Retype the material exactly, ending with the line containing "Photographie d'Hadrien David".

____

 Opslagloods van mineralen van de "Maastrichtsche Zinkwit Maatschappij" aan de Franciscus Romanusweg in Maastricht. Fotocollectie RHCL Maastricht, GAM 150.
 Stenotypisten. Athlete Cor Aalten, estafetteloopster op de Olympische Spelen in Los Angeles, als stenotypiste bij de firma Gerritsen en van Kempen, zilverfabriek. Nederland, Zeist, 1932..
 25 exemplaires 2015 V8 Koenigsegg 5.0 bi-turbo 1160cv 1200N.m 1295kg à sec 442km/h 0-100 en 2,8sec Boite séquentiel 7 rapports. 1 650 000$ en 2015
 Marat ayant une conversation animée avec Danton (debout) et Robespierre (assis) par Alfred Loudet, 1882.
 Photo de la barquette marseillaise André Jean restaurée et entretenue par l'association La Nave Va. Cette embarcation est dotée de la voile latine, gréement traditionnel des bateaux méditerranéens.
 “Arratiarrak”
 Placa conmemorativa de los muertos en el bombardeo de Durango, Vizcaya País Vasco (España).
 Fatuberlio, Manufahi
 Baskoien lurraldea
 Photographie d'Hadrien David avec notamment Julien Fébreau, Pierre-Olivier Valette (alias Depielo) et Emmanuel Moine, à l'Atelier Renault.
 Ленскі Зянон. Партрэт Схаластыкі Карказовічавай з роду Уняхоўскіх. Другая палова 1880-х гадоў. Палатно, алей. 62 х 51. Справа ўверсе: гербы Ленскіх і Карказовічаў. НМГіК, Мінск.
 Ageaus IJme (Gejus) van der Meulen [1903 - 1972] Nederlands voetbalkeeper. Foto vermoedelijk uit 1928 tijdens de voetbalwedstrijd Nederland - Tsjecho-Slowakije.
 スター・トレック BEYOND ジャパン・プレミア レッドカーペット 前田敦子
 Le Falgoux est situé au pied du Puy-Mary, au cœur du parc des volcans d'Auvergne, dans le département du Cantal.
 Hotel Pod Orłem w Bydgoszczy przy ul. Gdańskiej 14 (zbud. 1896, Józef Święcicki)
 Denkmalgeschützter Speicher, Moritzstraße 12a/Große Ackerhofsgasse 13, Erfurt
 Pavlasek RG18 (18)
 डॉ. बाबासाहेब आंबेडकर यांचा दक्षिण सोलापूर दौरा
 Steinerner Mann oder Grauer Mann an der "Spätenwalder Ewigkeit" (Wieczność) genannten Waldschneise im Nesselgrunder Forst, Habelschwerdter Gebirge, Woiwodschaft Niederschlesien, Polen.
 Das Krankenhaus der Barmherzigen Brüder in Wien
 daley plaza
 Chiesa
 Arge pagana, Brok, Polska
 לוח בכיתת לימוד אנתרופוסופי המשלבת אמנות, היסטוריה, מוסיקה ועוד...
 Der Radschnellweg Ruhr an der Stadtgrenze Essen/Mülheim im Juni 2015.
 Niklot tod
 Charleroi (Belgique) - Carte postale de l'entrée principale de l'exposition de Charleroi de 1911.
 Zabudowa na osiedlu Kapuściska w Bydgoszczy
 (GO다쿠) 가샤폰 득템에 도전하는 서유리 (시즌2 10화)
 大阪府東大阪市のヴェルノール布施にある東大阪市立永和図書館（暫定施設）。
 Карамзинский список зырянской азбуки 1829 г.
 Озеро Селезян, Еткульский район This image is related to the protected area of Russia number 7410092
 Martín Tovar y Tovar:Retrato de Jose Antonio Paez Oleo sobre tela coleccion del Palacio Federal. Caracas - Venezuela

____

PROBLEM SOLUTION:
 Opslagloods van mineralen van de "Maastrichtsche Zinkwit Maatschappij" aan de Franciscus Romanusweg in Maastricht. Fotocollectie RHCL Maastricht, GAM 150.
 Stenotypisten. Athlete Cor Aalten, estafetteloopster op de Olympische Spelen in Los Angeles, als stenotypiste bij de firma Gerritsen en van Kempen, zilverfabriek. Nederland, Zeist, 1932..
 25 exemplaires 2015 V8 Koenigsegg 5.0 bi-turbo 1160cv 1200N.m 1295kg à sec 442km/h 0-100 en 2,8sec Boite séquentiel 7 rapports. 1 650 000$ en 2015
 Marat ayant une conversation animée avec Danton (debout) et Robespierre (assis) par Alfred Loudet, 1882.
 Photo de la barquette marseillaise André Jean restaurée et entretenue par l'association La Nave Va. Cette embarcation est dotée de la voile latine, gréement traditionnel des bateaux méditerranéens.
 “Arratiarrak”
 Placa conmemorativa de los muertos en el bombardeo de Durango, Vizcaya País Vasco (España).
 Fatuberlio, Manufahi
 Baskoien lurraldea
 Photographie d'Hadrien David avec notamment Julien Fébreau, Pierre-Olivier Valette (alias Depielo) et Emmanuel Moine, à l'Atelier Renault.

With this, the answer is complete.